In two of the parables in the Gospel this Sunday Jesus asks us ‘what is it worth to you? What is the kingdom of heaven worth to you?’ In the first parable a man sells all he has to build a field in which a treasure is hidden. In the second a merchant, read:  greedy capitalist some would say, also sells all he has to invest in one pearl of great value. You do not need me to tell you that kingdom of heaven is expensive and way beyond my means or your means.  Jesus says it costs everything.

But that is not all these parables tell us. Of course eternal life, to know God, to love Him, to serve Him and to enjoy Him forever involves sacrifice and how could it be any cheaper than everything we have? Note what Jesus says “in his joy he goes and sells all that he has and buys that field”. Giving up the things that we cannot imagine we can do without, detachment from the merely transitory, freedom from the need to acquire more and more is not only the way to get to heaven; it is the way to enjoy life right now, to be joyful, to be happy. The life of every saint is the proof. A Saint is not someone who gave everything up and then was miserable and made everyone else miserable. The Saints realized that they were going to lose everything anyway; to bet on He Who Is, He who cannot not be was a common sense wager. Saints who went without were full of joy because they realized that they had nothing to lose and everything, quite literally everything to gain, for that is what heaven is, that is what God is.

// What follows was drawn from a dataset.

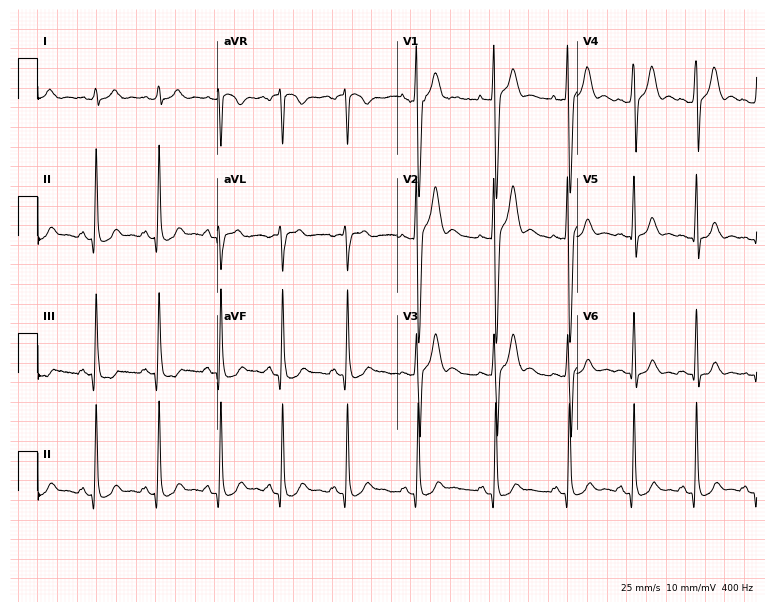
12-lead ECG (7.3-second recording at 400 Hz) from a 24-year-old male. Screened for six findings — first-degree AV block, right bundle branch block, left bundle branch block, sinus bradycardia, atrial fibrillation, sinus tachycardia — none is recorded. Findings outside these six are not listed.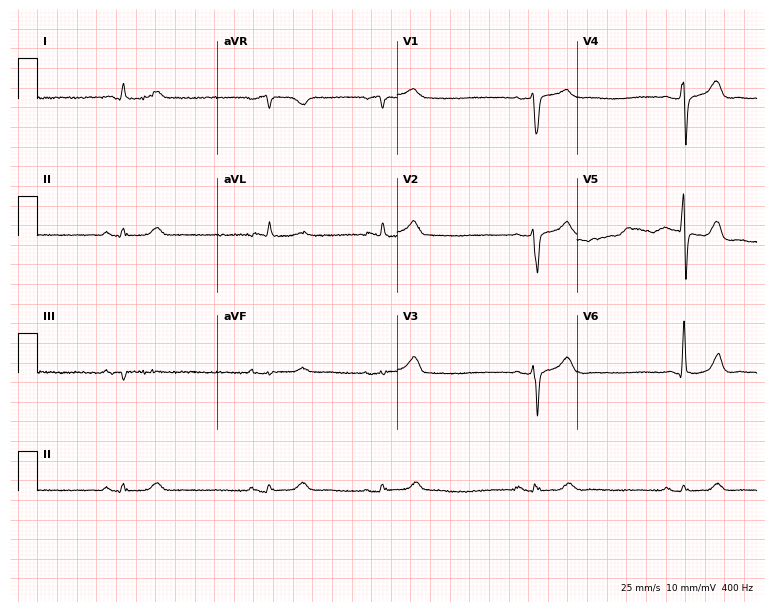
ECG (7.3-second recording at 400 Hz) — a 70-year-old man. Findings include sinus bradycardia (a sinus rate of 50 beats per minute or less).

The saints were shrewd men and women just the like man going after the treasure hidden in the field. The parable does not spell it out but we can guess that the man did not tell the owner of the field about the hidden treasure.  Not exactly exemplary behavior but shrewd nonetheless and in his own self-interest. Sacrifice is in our own interest. It is in our self-interest to let go of all those resentments, jealousies, envy, determination to control others, our discontents our love of things, our hatred of people and all the rest. It is not that God will not let us in heaven, if we don’t, it’s that we wouldn’t be happy there, we would not fit in. “What is heaven worth?”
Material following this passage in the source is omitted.